Cloud Scale Architectures

Allow web applications to really scale. Billions of pageviews per month. Millions of users per day. Thousands of queries per second.

Achieving this level of scale requires sophisticated architectures of multiple Joyent SmartMachines. Typical architectural patterns adopted by our customers are reviewed below.

Dynamic CPU Bursting for Vertical Scalability

Even the smallest SmartMachine includes automatic CPU bursting. When web applications require additional resources, they have immediate access to a deep resource pool for additional CPU. The performance boost is tremendous. And it comes exactly when needed — not minutes later.

As you scale-up the architecture for a web application, the just-in-time (JIT) vertical scalability reduces the need for over-provisioning in the web tier, saving operators substantial expense.

Stage 0 – Single SmartMachine Deployment

Successful web applications on a single SmartOS SmartMachine are not uncommon. For example, a PHP application running on Apache with MySQL can be deployed together on the same instance of the SmartOS SmartMachine.

Web applications running on Joyent are connected to Tier-1 networking and have access to services such as NFS drives, which can be used for back-up or for storage shared across multiple web tier servers.

Stage 1 – Basic Tiered Deployment

The recommended approach to a small-scale web application architecture is to separate the database and web tiers. This provides enhanced performance over the basic deployment by providing access to specialized SmartMachines, such as the MySQL SmartMachine.

This architecture also provides modularity at the network level that makes it easier to transition to larger scale web applications without modifying the architecture. As web application traffic grows, you can add additional infrastructure where you need it — such as increasing the size of the database without affecting the web tier.

Stage 2 – Load Balancing, Caching, Redundant Web Tier, and Redundant Database Tier

The second stage adds load balancing. For example, the Zeus SmartMachine provides a simple, yet powerful, web-based interface to configure and run load balancing and page caching. Load balancing distributes requests across multiple SmartMachines running the web tier. Page caching maintains copies of dynamically generated web pages in memory and then quickly serves them up – handling 10,000s of requests per second. Depending on the web application, page caching can dramatically reduce the load on back-end servers.

With load balancing in place, the web tier can scale horizontally with the addition of a second SmartMachine. For example, a web application may have a pair of SmartMachines loaded with PHP code and running Apache.
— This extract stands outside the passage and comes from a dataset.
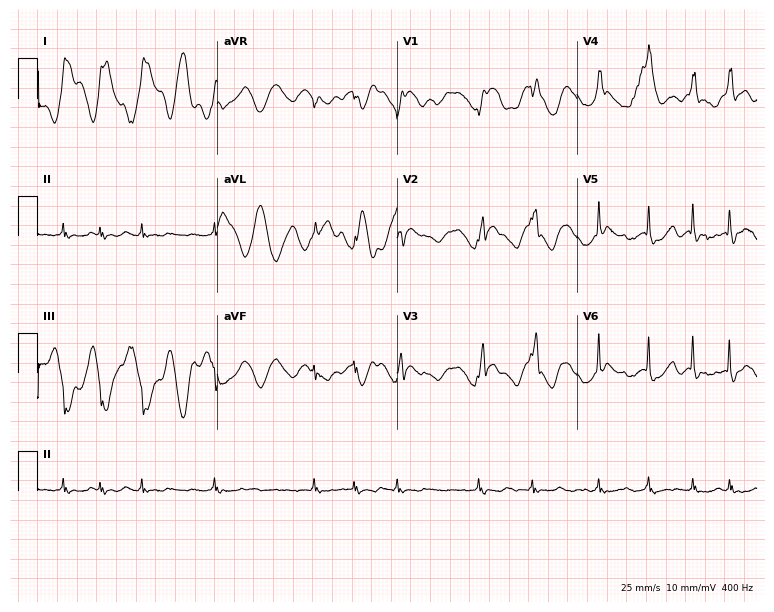
12-lead ECG from a 72-year-old female patient. Screened for six findings — first-degree AV block, right bundle branch block, left bundle branch block, sinus bradycardia, atrial fibrillation, sinus tachycardia — none is recorded.

The same principle applies for Rails code running on Mongrel or within Passenger.

The database tier can also run a redundant configuration, such as dual master MySQL SmartMachines.

Stage 3 – Redundant Load Balancing, Caching, and Traffic Management

A typical next step is the addition of a second load balancer, such as a Zeus SmartMachine, to deliver redundant traffic management. A load balancer can automatically take care of clustering, which usually takes only minutes to add fail-over and to increase the capacities of caching and throughput.
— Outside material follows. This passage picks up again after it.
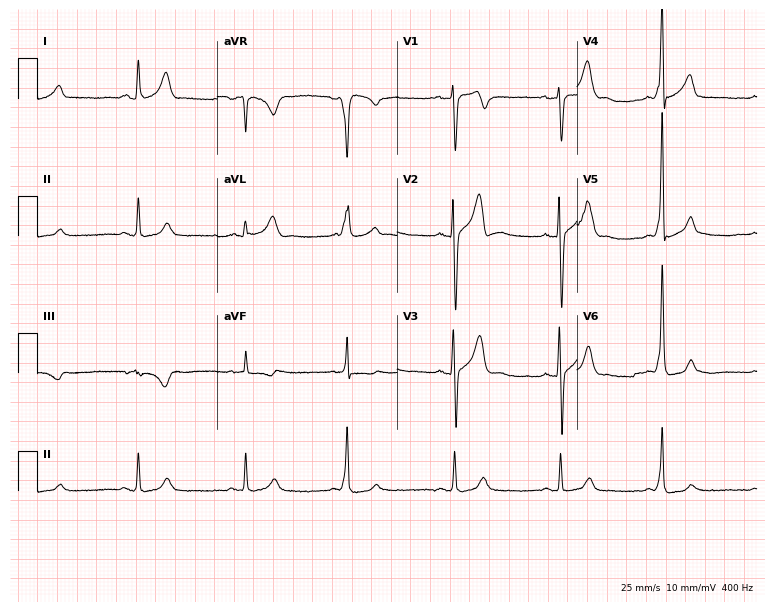
Standard 12-lead ECG recorded from a 32-year-old male patient (7.3-second recording at 400 Hz). Read as a normal ECG.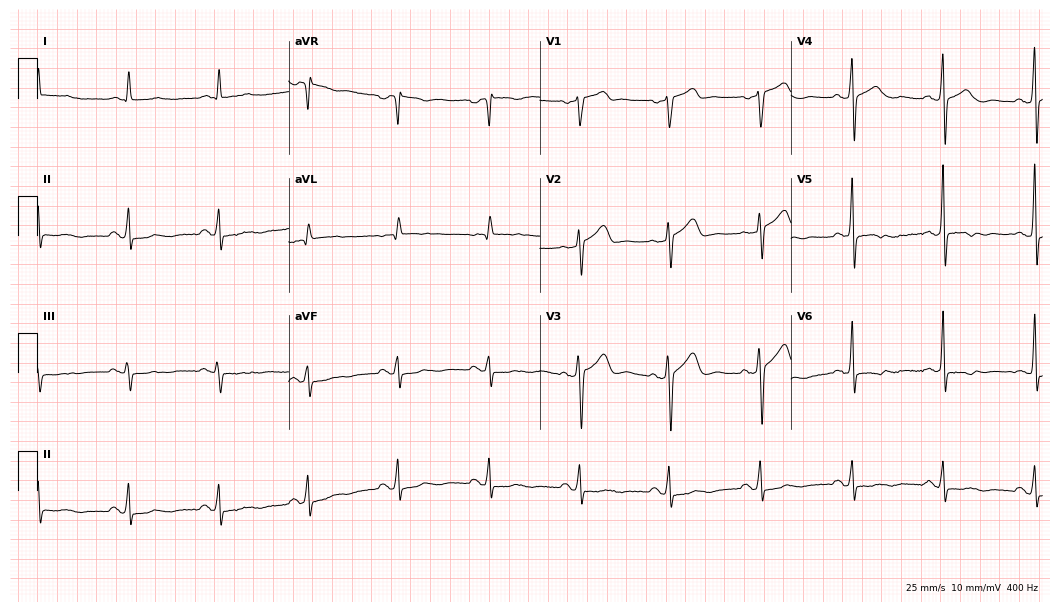
Standard 12-lead ECG recorded from a 71-year-old man. None of these six findings is recorded: first-degree AV block, right bundle branch block, left bundle branch block, sinus bradycardia, atrial fibrillation, sinus tachycardia.

Stage 4 – Horizontally Scale the Web Tier

In the fourth stage, the addition of extra capacity means horizontally scaling the web tier. If a given web server can handle 500 requests per second and a web application must support 2,500 requests per second, then five SmartMachines are typically required in the web tier.
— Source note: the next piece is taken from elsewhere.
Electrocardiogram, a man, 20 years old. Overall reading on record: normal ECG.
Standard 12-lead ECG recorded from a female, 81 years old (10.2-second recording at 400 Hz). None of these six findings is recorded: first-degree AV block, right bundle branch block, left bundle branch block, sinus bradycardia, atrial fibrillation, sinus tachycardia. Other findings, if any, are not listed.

Stage 5 – Vertically Scale the Database Tier

The last major step in scaling a web application typically requires scaling-out the capacity of the database tier by increasing the size of your MySQL SmartMachine or Riak SmartMachine. Make sure that your data set size does not exceed 80% of your available memory in order to allow your database adequate time to respond to queries without having to hit the disk for data. Retrieving data from memory is always faster than retrieving data from disk.